INSTRUCTIONS TO FOLLOW:
Repeat the listing below word for word, minus the pictures.

RECORDED INFORMATION:
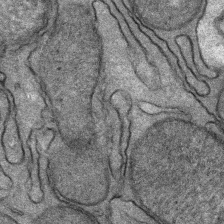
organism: Mouse
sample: Mouse Salivary gland
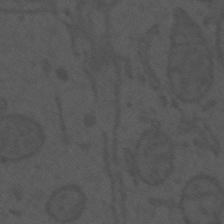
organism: Mouse
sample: Suprachiasmatic nucleus
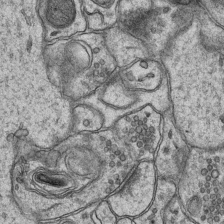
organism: Mouse
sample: CA1 Hippocampus
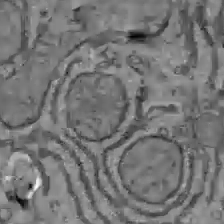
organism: C57BL Mouse
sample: Liver
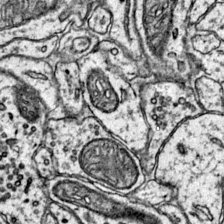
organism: Mouse
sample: Primary visual cortex
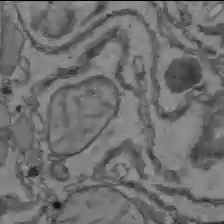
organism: C57BL Mouse
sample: Liver
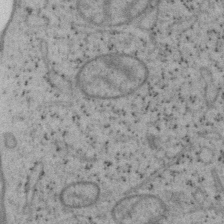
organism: Human
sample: HeLa cells
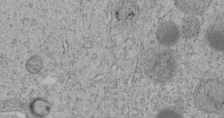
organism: C. elegans
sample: C. elegans embryo early stage
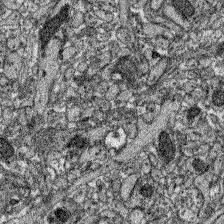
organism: Zebrafish
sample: Larval olfactory bulb
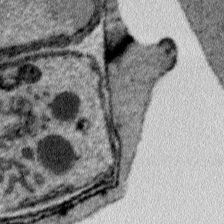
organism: Plasmodium falciparum
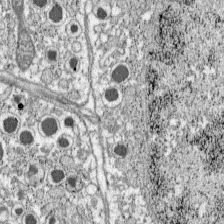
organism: C57BL Mouse
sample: Pancreatic islet
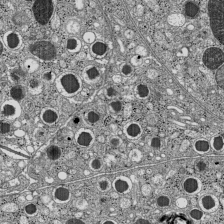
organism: C57BL Mouse
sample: Pancreatic islet
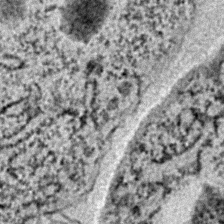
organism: C. elegans
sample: C. elegans embryo
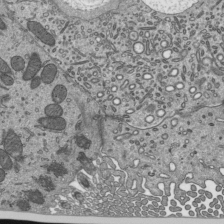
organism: Mouse
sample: Mouse epididymis efferent ductule cilia
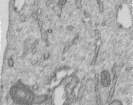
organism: Human
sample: Centriole in RPE cells
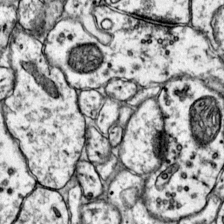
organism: Mouse
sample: Primary visual cortex
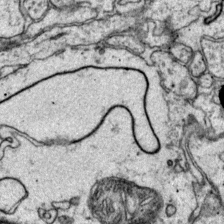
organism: Mouse
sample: Primary visual cortex
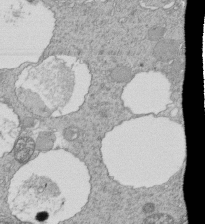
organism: Tetrahymena
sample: Cilia in tetrahymena
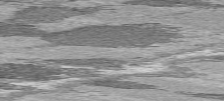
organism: C57BL Mouse
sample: Heart
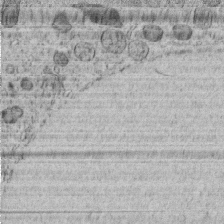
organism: C. elegans
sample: C. elegans embryo early stage
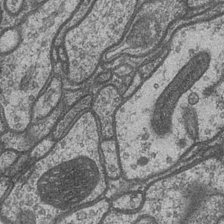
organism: Drosophila
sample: Optic medulla
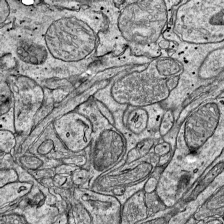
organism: Mouse
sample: Visual Cortex
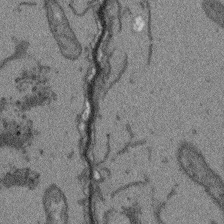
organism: Arabidopsis thaliana
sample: Root tip
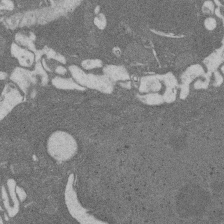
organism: Rat
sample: Salivary granule
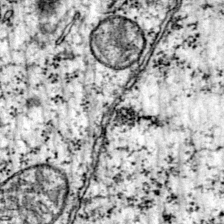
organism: Mouse
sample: Primary visual cortex
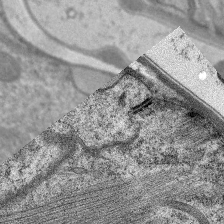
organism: C. elegans
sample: Pharynx
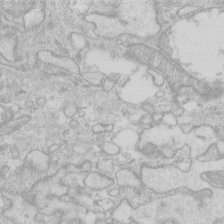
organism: Human
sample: Fibroblast cells
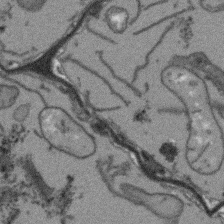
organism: Arabidopsis thaliana
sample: Root tip
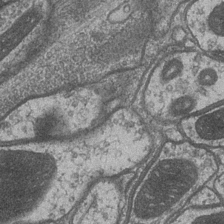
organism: Drosophila
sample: Optic medulla
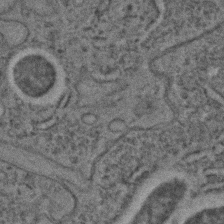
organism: C. elegans
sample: C. elegans embryo
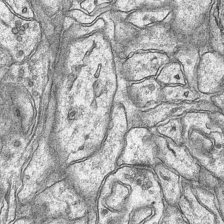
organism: Mouse
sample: CA1 Hippocampus
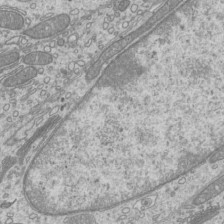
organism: Mouse
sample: Cilia; mouse epididymis
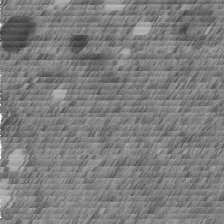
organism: C. elegans
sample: C. elegans embryo early stage
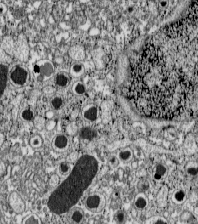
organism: C57BL Mouse
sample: Pancreatic islet
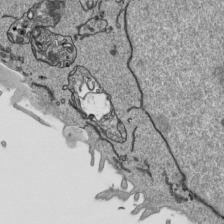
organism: Human
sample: Mitochondria in HCT116 cells
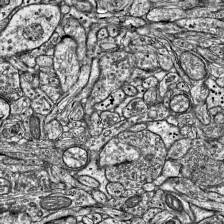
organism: Mouse
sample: Visual Cortex
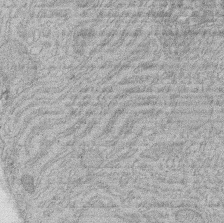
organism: Rat
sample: Salivary granule
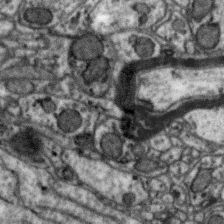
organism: Zebra finch
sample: Brain
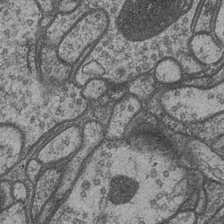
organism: Drosophila
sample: Optic medulla
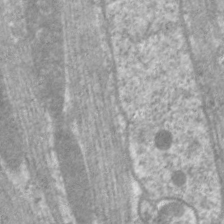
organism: C. elegans
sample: Pharynx
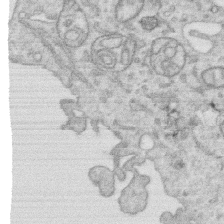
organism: Human
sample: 1205lu cells
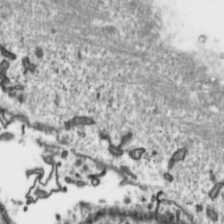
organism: Toxoplasma gondii
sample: Parasites in a vacuole inside a host cell
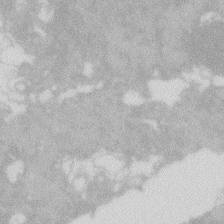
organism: Zebrafish
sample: Macrophage
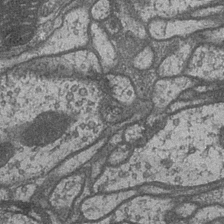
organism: Drosophila
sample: Optic medulla
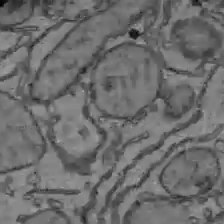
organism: C57BL Mouse
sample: Liver
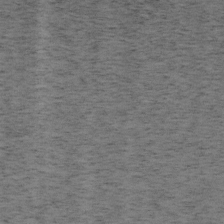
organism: Mouse
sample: OT-I killer T cells with ID8 ovarian cancer cells
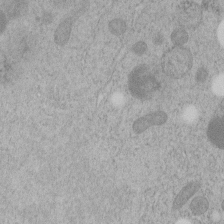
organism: C. elegans
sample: C. elegans embryo early stage
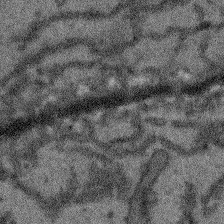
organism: Arabidopsis thaliana
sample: Root tip
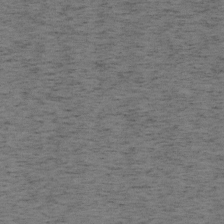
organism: Mouse
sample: OT-I killer T cells with ID8 ovarian cancer cells
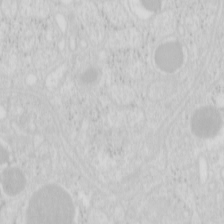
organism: Mouse
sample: Pancreas
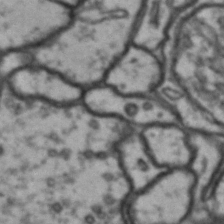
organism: Drosophila
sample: Brain
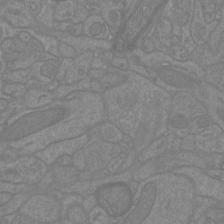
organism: Mouse
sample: Cortical neurons
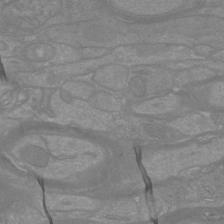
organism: Mouse
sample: Cortical neurons
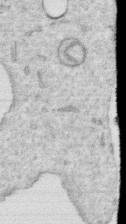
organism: Human
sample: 1205lu cells
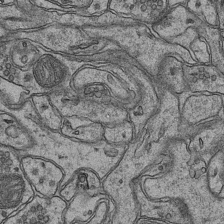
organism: Mouse
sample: CA1 Hippocampus
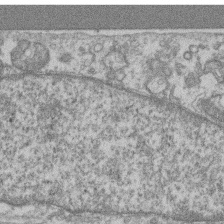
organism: Mouse
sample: T cell stromal cell synapse
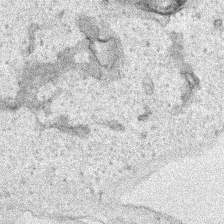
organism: Human
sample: Mitochondria in HCT116 cells
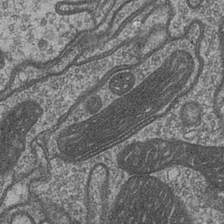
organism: Drosophila
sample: Optic medulla
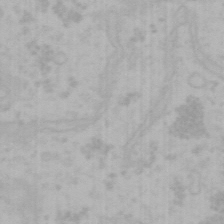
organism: Mouse
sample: Choroid plexus
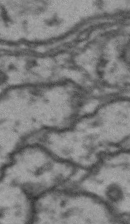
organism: Drosophila
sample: Brain
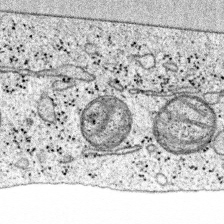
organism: Human
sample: HeLa cells
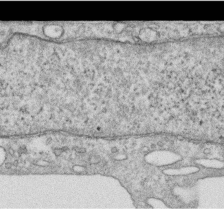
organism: Human
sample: Centriole in RPE cells
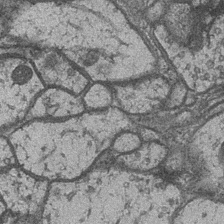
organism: Drosophila
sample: Optic medulla
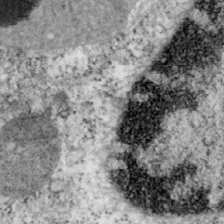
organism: Mouse
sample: OT-I killer T cells with ID8 ovarian cancer cells
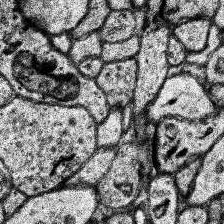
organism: Human
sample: Temporal Lobe
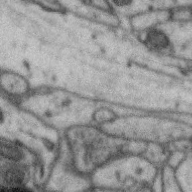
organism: Zebra finch
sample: Brain
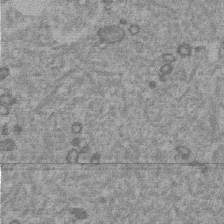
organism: Mouse
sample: Dividing mouse embryo 1 cell stage
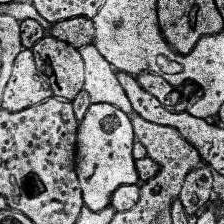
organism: Human
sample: Temporal Lobe
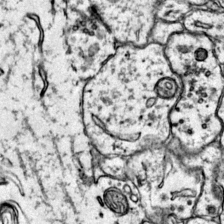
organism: Mouse
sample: Primary visual cortex
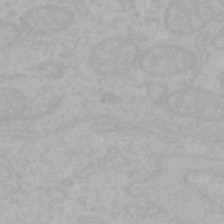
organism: Mouse
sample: Choroid plexus
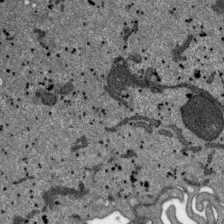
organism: Human
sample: Lung epithelial cells, uninfected (mock) control
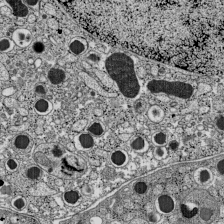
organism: C57BL Mouse
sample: Pancreatic islet
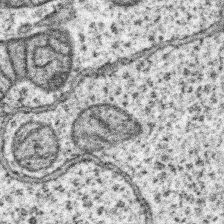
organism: Human
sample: HeLa cells
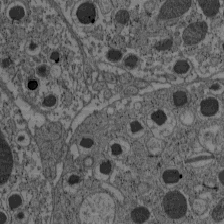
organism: C57BL Mouse
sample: Pancreatic islet
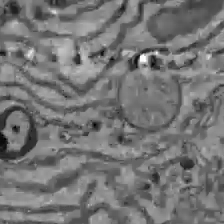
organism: C57BL Mouse
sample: Liver
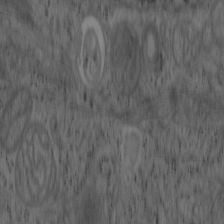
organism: Human
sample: HeLa cells
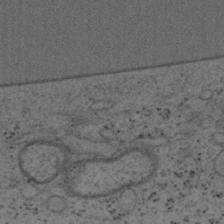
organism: Human
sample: HeLa cells
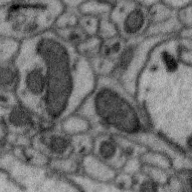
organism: Zebra finch
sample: Brain
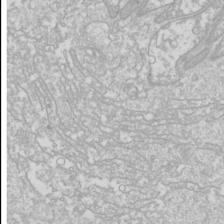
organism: Drosophila
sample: Cell division; meiosis; drosophila spermatocytes
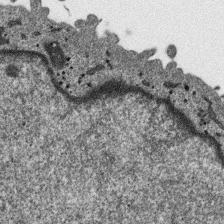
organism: Human
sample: Lung epithelial cells infected with SARS-CoV-2
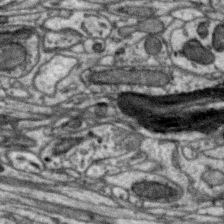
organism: Zebra finch
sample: Brain
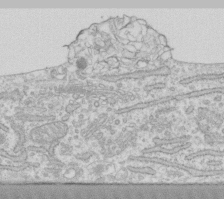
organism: Human
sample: Fibroblast cells
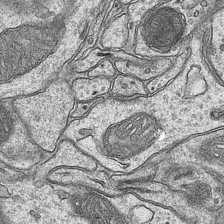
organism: Mouse
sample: CA1 Hippocampus
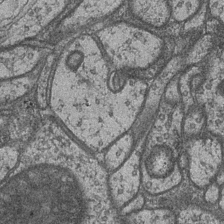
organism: Drosophila
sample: Optic medulla
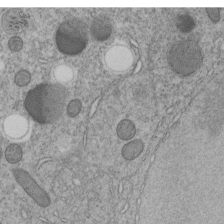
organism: C. elegans
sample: C. elegans embryo early stage
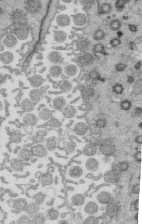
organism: Mouse
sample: Multiciliated cells
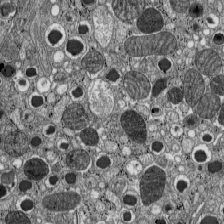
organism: C57BL Mouse
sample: Pancreatic islet
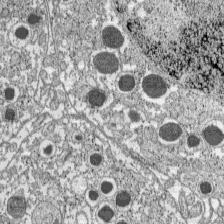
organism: C57BL Mouse
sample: Pancreatic islet
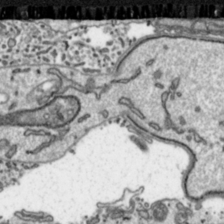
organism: Toxoplasma gondii
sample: Parasites in a vacuole inside a host cell
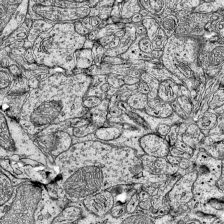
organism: Mouse
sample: Visual Cortex
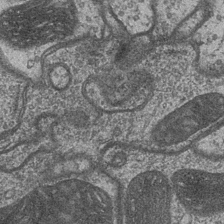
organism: Drosophila
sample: Optic medulla
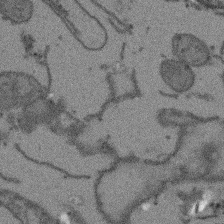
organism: Arabidopsis thaliana
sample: Root tip
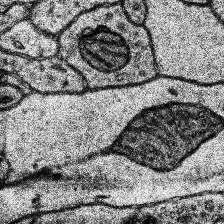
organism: Human
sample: Temporal Lobe
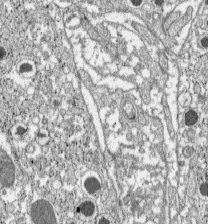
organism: C57BL Mouse
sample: Pancreatic islet
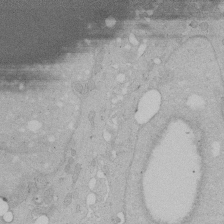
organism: Human
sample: Melanocyte Keratinocyte synapse skin construct
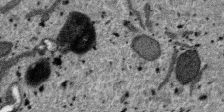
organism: Human
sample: Lung epithelial cells, uninfected (mock) control
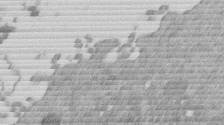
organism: Mouse
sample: Dividing mouse embryo 1 cell stage
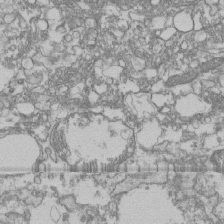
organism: Human
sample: Fibroblast cells
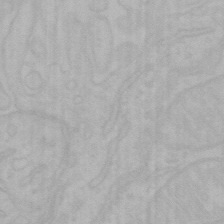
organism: Mouse
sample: Choroid plexus
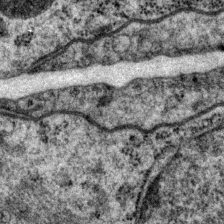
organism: P. pacificus
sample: Pharynx
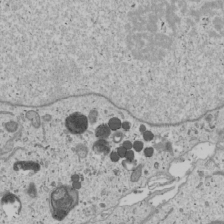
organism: Human
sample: Mitochondria in U2OS cells
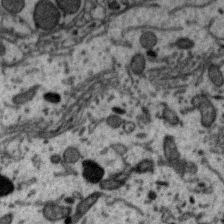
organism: Zebra finch
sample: Brain
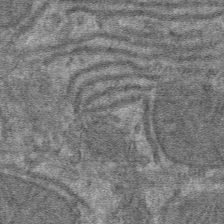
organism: Mouse
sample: Mouse hepatocytes
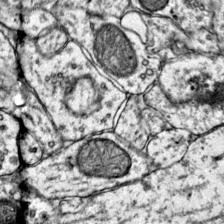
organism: Mouse
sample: Primary visual cortex
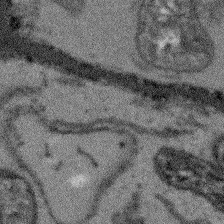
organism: Arabidopsis thaliana
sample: Root tip
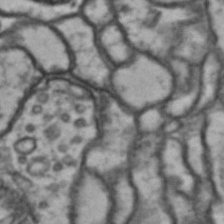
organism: Drosophila
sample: Brain
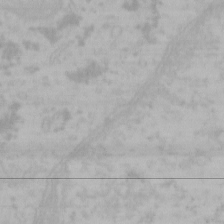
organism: Mouse
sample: Choroid plexus
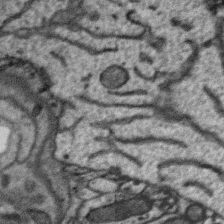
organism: Zebra finch
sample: Brain
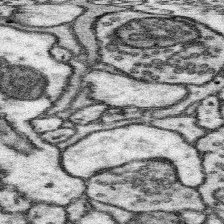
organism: Mouse
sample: Somatosensory cortex neuropil
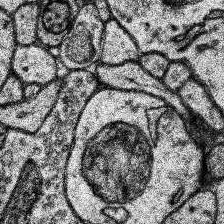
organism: Human
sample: Temporal Lobe
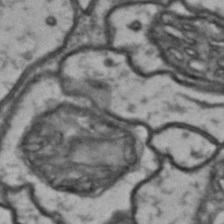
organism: Drosophila
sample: Brain

RESULT FOR THIS EXERCISE:
organism: Mouse
sample: Mouse Salivary gland
organism: Mouse
sample: Suprachiasmatic nucleus
organism: Mouse
sample: CA1 Hippocampus
organism: C57BL Mouse
sample: Liver
organism: Mouse
sample: Primary visual cortex
organism: C57BL Mouse
sample: Liver
organism: Human
sample: HeLa cells
organism: C. elegans
sample: C. elegans embryo early stage
organism: Zebrafish
sample: Larval olfactory bulb
organism: Plasmodium falciparum
organism: C57BL Mouse
sample: Pancreatic islet
organism: C57BL Mouse
sample: Pancreatic islet
organism: C. elegans
sample: C. elegans embryo
organism: Mouse
sample: Mouse epididymis efferent ductule cilia
organism: Human
sample: Centriole in RPE cells
organism: Mouse
sample: Primary visual cortex
organism: Mouse
sample: Primary visual cortex
organism: Tetrahymena
sample: Cilia in tetrahymena
organism: C57BL Mouse
sample: Heart
organism: C. elegans
sample: C. elegans embryo early stage
organism: Drosophila
sample: Optic medulla
organism: Mouse
sample: Visual Cortex
organism: Arabidopsis thaliana
sample: Root tip
organism: Rat
sample: Salivary granule
organism: Mouse
sample: Primary visual cortex
organism: C. elegans
sample: Pharynx
organism: Human
sample: Fibroblast cells
organism: Arabidopsis thaliana
sample: Root tip
organism: Drosophila
sample: Optic medulla
organism: C. elegans
sample: C. elegans embryo
organism: Mouse
sample: CA1 Hippocampus
organism: Mouse
sample: Cilia; mouse epididymis
organism: C. elegans
sample: C. elegans embryo early stage
organism: C57BL Mouse
sample: Pancreatic islet
organism: Human
sample: Mitochondria in HCT116 cells
organism: Mouse
sample: Visual Cortex
organism: Rat
sample: Salivary granule
organism: Zebra finch
sample: Brain
organism: Drosophila
sample: Optic medulla
organism: C. elegans
sample: Pharynx
organism: Human
sample: 1205lu cells
organism: Toxoplasma gondii
sample: Parasites in a vacuole inside a host cell
organism: Zebrafish
sample: Macrophage
organism: Drosophila
sample: Optic medulla
organism: C57BL Mouse
sample: Liver
organism: Mouse
sample: OT-I killer T cells with ID8 ovarian cancer cells
organism: C. elegans
sample: C. elegans embryo early stage
organism: Arabidopsis thaliana
sample: Root tip
organism: Mouse
sample: OT-I killer T cells with ID8 ovarian cancer cells
organism: Mouse
sample: Pancreas
organism: Drosophila
sample: Brain
organism: Mouse
sample: Cortical neurons
organism: Mouse
sample: Cortical neurons
organism: Human
sample: 1205lu cells
organism: Mouse
sample: CA1 Hippocampus
organism: Mouse
sample: T cell stromal cell synapse
organism: Human
sample: Mitochondria in HCT116 cells
organism: Drosophila
sample: Optic medulla
organism: Mouse
sample: Choroid plexus
organism: Drosophila
sample: Brain
organism: Human
sample: HeLa cells
organism: Human
sample: Centriole in RPE cells
organism: Drosophila
sample: Optic medulla
organism: Mouse
sample: OT-I killer T cells with ID8 ovarian cancer cells
organism: Human
sample: Temporal Lobe
organism: Zebra finch
sample: Brain
organism: Mouse
sample: Dividing mouse embryo 1 cell stage
organism: Human
sample: Temporal Lobe
organism: Mouse
sample: Primary visual cortex
organism: Mouse
sample: Choroid plexus
organism: Human
sample: Lung epithelial cells, uninfected (mock) control
organism: C57BL Mouse
sample: Pancreatic islet
organism: Human
sample: HeLa cells
organism: C57BL Mouse
sample: Pancreatic islet
organism: C57BL Mouse
sample: Liver
organism: Human
sample: HeLa cells
organism: Human
sample: HeLa cells
organism: Zebra finch
sample: Brain
organism: Drosophila
sample: Cell division; meiosis; drosophila spermatocytes
organism: Human
sample: Lung epithelial cells infected with SARS-CoV-2
organism: Zebra finch
sample: Brain
organism: Human
sample: Fibroblast cells
organism: Mouse
sample: CA1 Hippocampus
organism: Drosophila
sample: Optic medulla
organism: C. elegans
sample: C. elegans embryo early stage
organism: Mouse
sample: Multiciliated cells
organism: C57BL Mouse
sample: Pancreatic islet
organism: C57BL Mouse
sample: Pancreatic islet
organism: Toxoplasma gondii
sample: Parasites in a vacuole inside a host cell
organism: Mouse
sample: Visual Cortex
organism: Drosophila
sample: Optic medulla
organism: Arabidopsis thaliana
sample: Root tip
organism: Human
sample: Temporal Lobe
organism: C57BL Mouse
sample: Pancreatic islet
organism: Human
sample: Melanocyte Keratinocyte synapse skin construct
organism: Human
sample: Lung epithelial cells, uninfected (mock) control
organism: Mouse
sample: Dividing mouse embryo 1 cell stage
organism: Human
sample: Fibroblast cells
organism: Mouse
sample: Choroid plexus
organism: P. pacificus
sample: Pharynx
organism: Human
sample: Mitochondria in U2OS cells
organism: Zebra finch
sample: Brain
organism: Mouse
sample: Mouse hepatocytes
organism: Mouse
sample: Primary visual cortex
organism: Arabidopsis thaliana
sample: Root tip
organism: Drosophila
sample: Brain
organism: Mouse
sample: Choroid plexus
organism: Zebra finch
sample: Brain
organism: Mouse
sample: Somatosensory cortex neuropil
organism: Human
sample: Temporal Lobe
organism: Drosophila
sample: Brain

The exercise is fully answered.